# [Problem]
Repeat exactly the lines below, from the line containing "Estatueta Bailarina, de Serafin Marsal." through the last line, both included. Leave out any pictures.

——————————

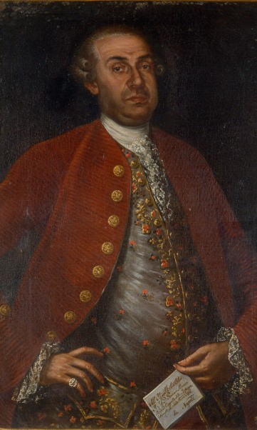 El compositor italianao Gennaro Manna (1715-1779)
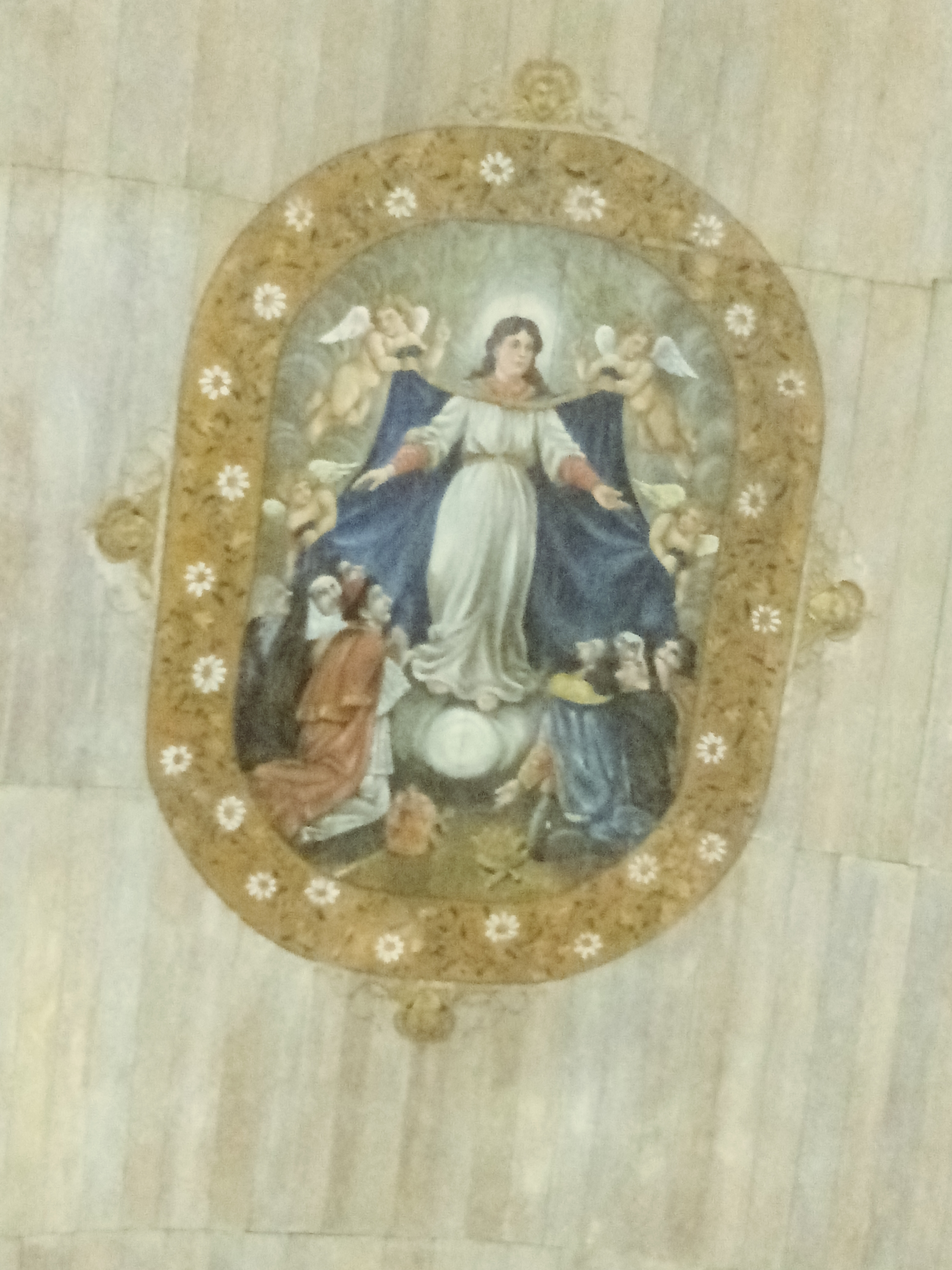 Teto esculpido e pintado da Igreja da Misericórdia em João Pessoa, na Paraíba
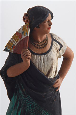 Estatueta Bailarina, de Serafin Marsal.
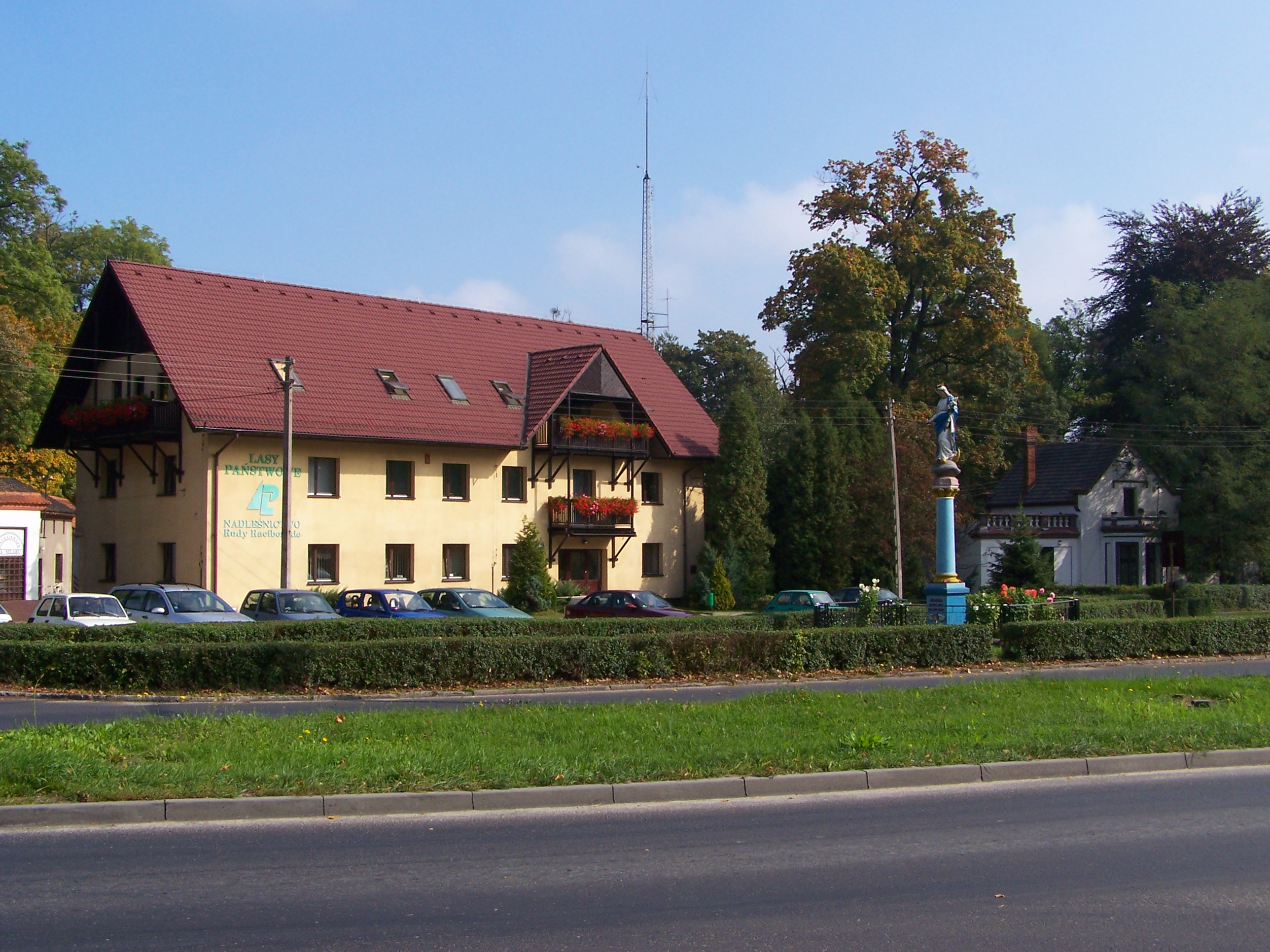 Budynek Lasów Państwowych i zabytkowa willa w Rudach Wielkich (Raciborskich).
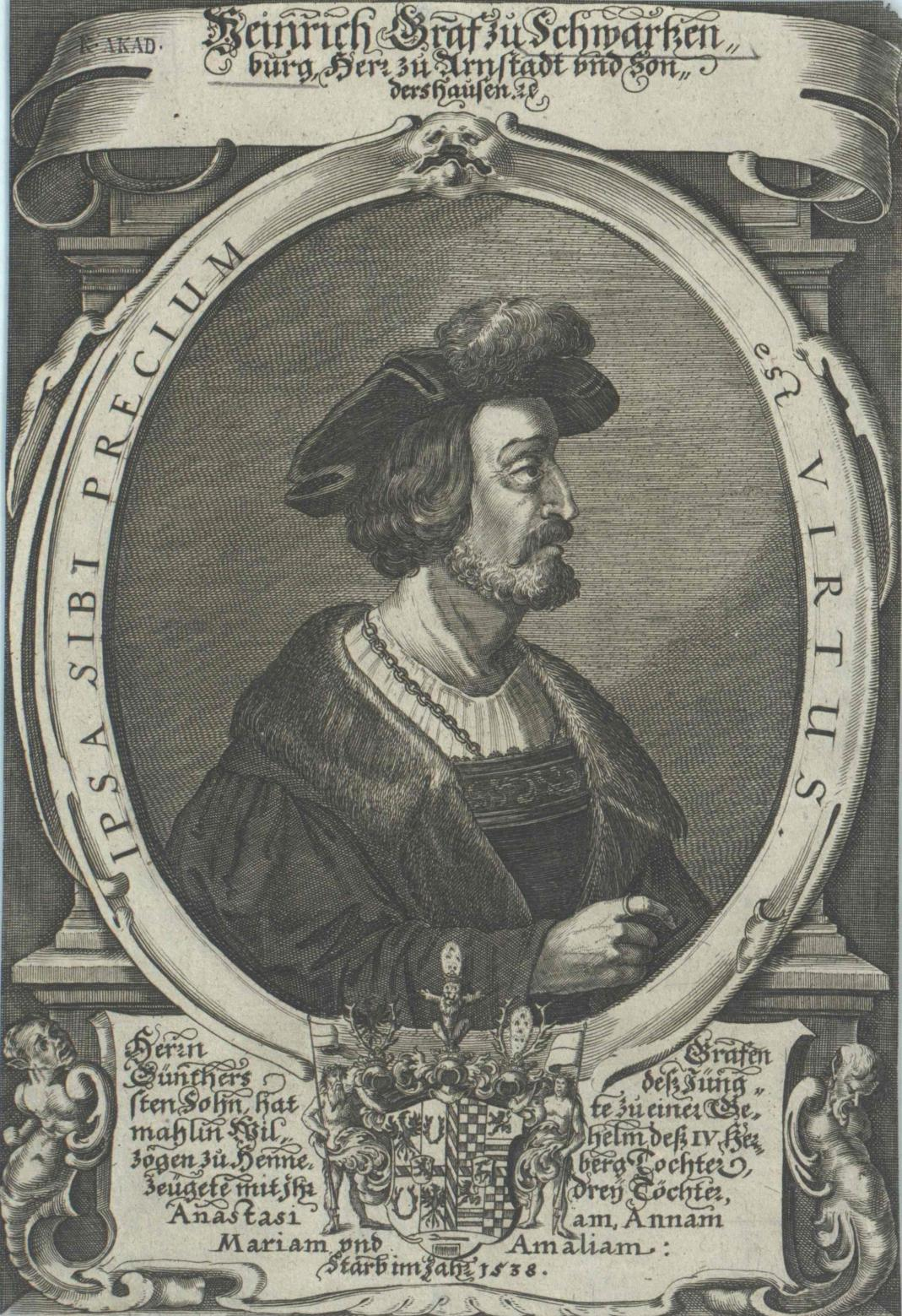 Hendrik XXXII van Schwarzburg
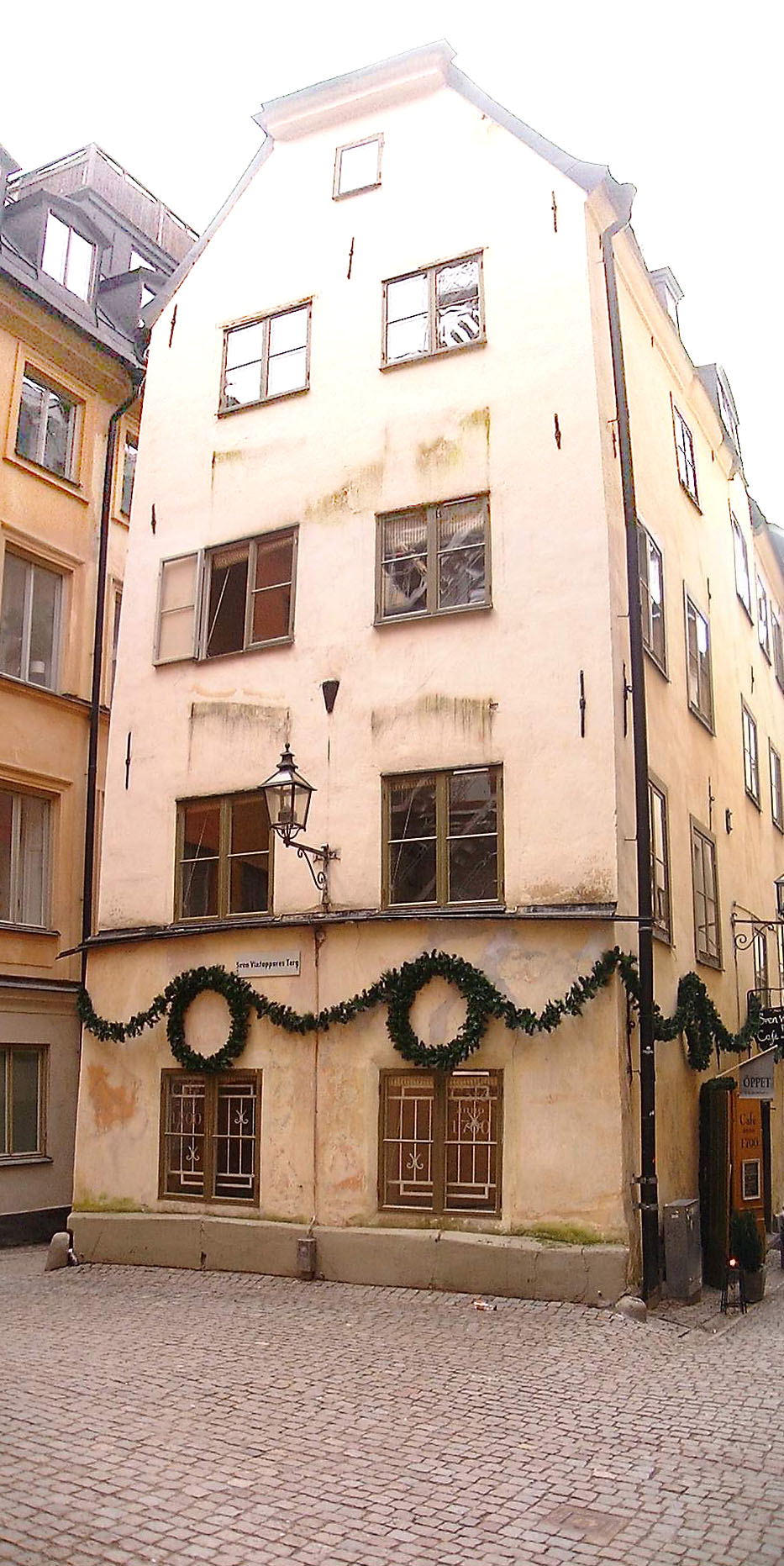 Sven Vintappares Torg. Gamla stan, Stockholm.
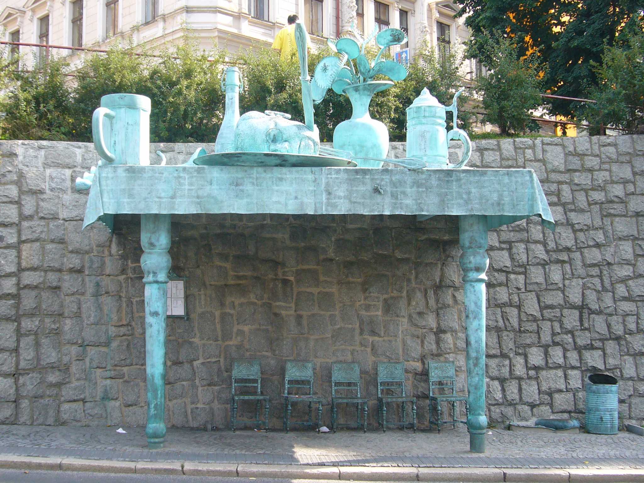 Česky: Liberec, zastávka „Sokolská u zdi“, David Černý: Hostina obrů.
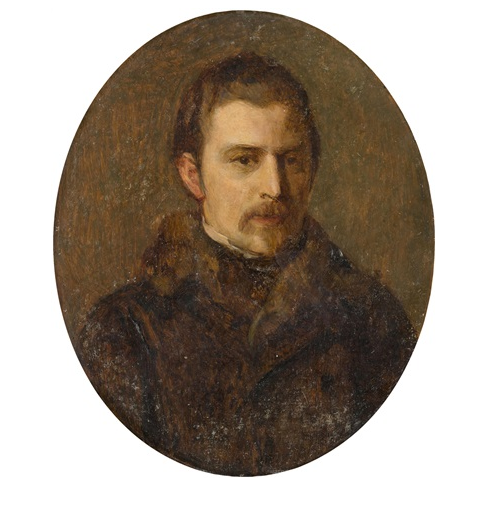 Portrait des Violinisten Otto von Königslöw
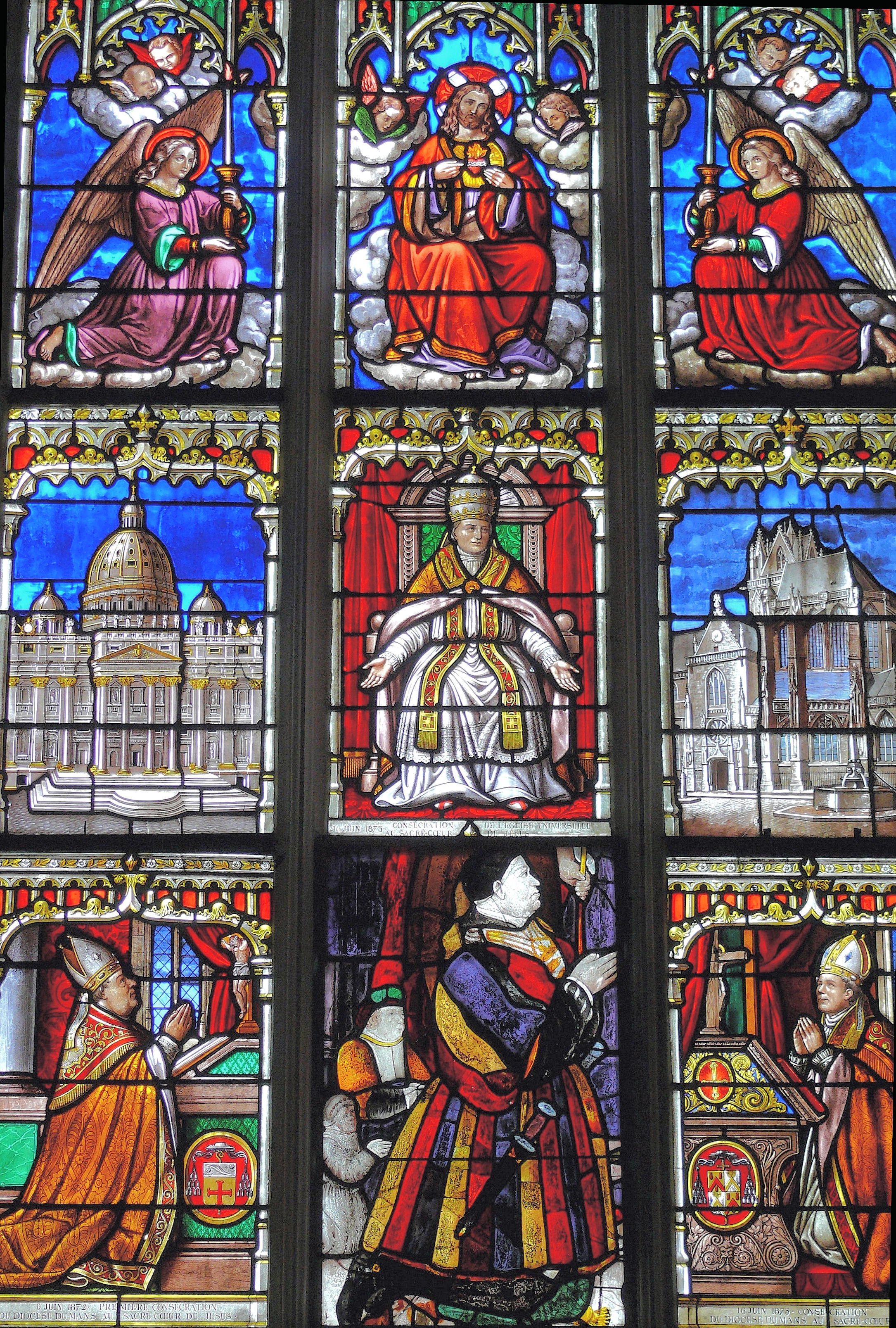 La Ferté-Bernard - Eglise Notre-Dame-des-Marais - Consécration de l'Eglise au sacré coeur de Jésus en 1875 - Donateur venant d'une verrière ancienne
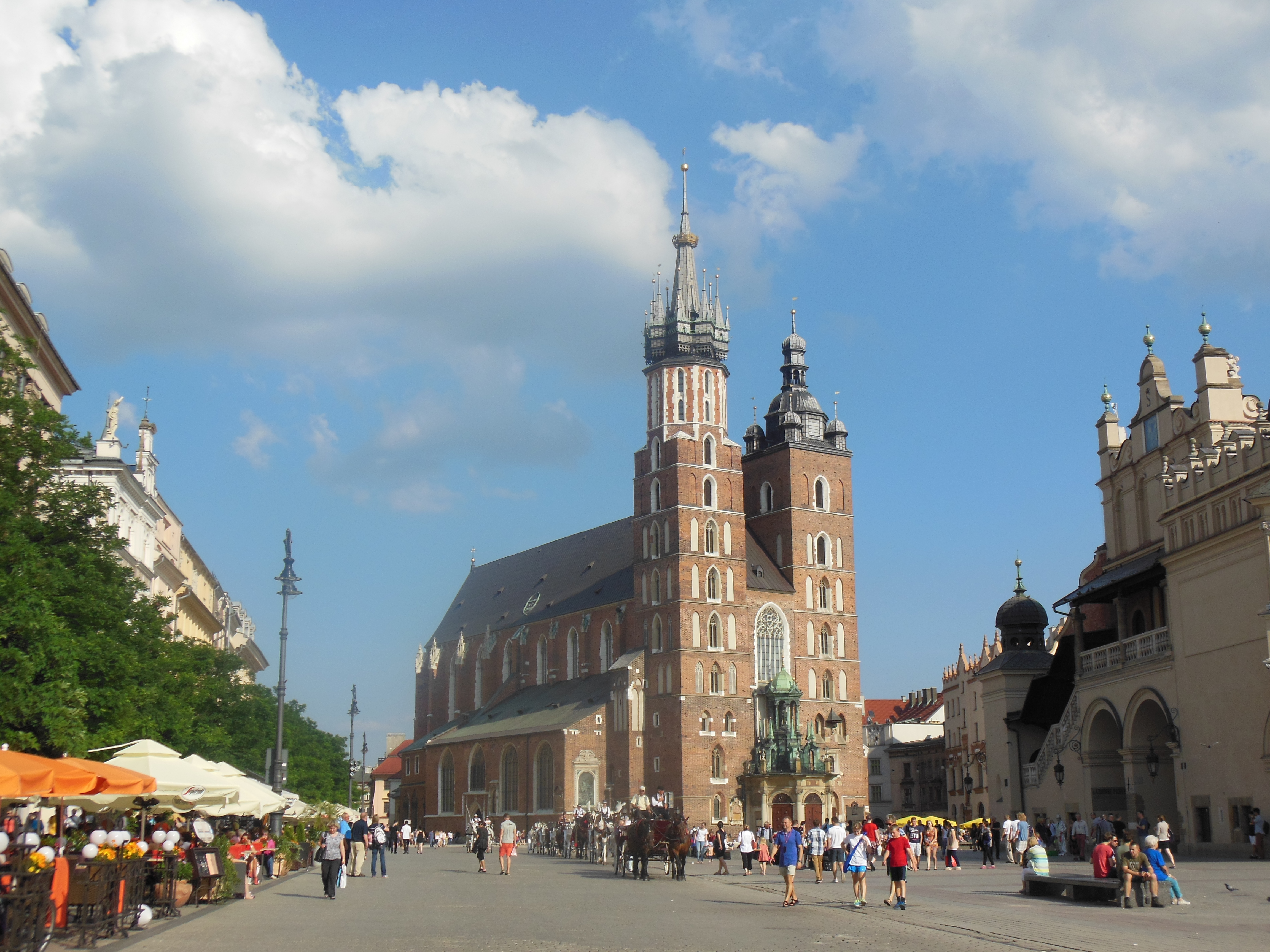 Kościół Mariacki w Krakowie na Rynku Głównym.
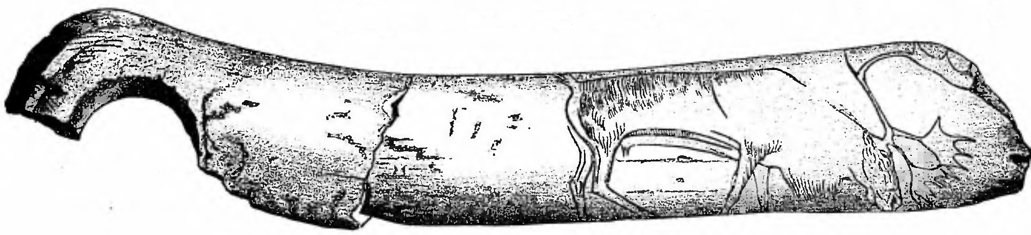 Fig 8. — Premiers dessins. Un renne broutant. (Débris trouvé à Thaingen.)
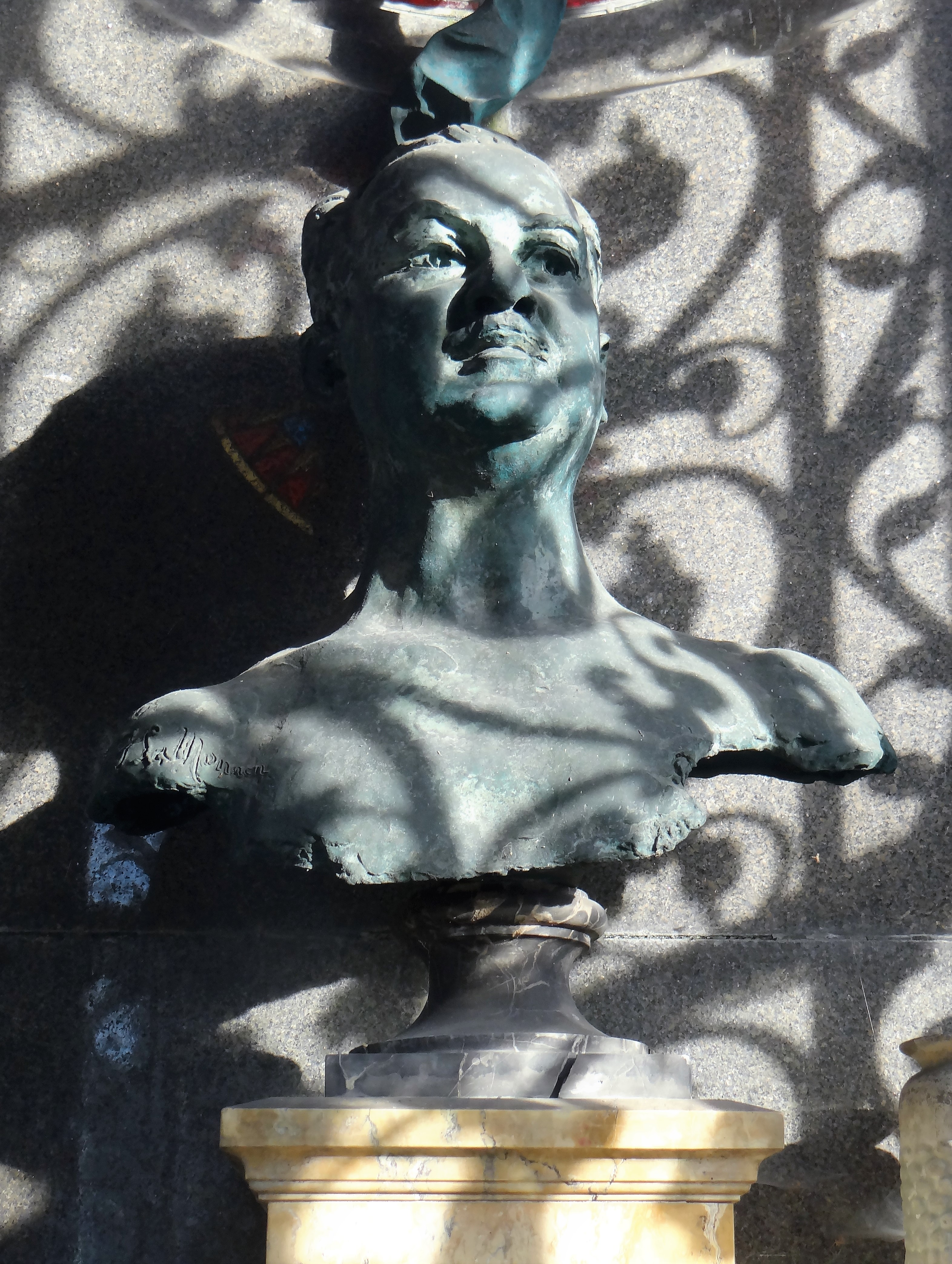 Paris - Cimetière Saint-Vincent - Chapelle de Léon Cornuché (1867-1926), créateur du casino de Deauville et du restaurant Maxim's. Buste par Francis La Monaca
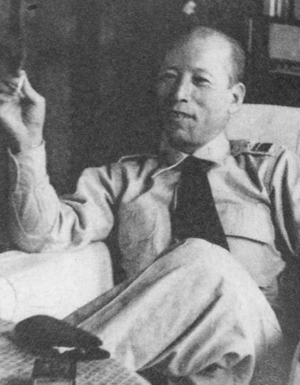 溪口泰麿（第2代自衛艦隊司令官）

——————————

# [Reply to the exercise]
 Estatueta Bailarina, de Serafin Marsal.
 Budynek Lasów Państwowych i zabytkowa willa w Rudach Wielkich (Raciborskich).
 Hendrik XXXII van Schwarzburg
 Sven Vintappares Torg. Gamla stan, Stockholm.
 Česky: Liberec, zastávka „Sokolská u zdi“, David Černý: Hostina obrů.
 Portrait des Violinisten Otto von Königslöw
 La Ferté-Bernard - Eglise Notre-Dame-des-Marais - Consécration de l'Eglise au sacré coeur de Jésus en 1875 - Donateur venant d'une verrière ancienne
 Kościół Mariacki w Krakowie na Rynku Głównym.
 Fig 8. — Premiers dessins. Un renne broutant. (Débris trouvé à Thaingen.)
 Paris - Cimetière Saint-Vincent - Chapelle de Léon Cornuché (1867-1926), créateur du casino de Deauville et du restaurant Maxim's. Buste par Francis La Monaca
 溪口泰麿（第2代自衛艦隊司令官）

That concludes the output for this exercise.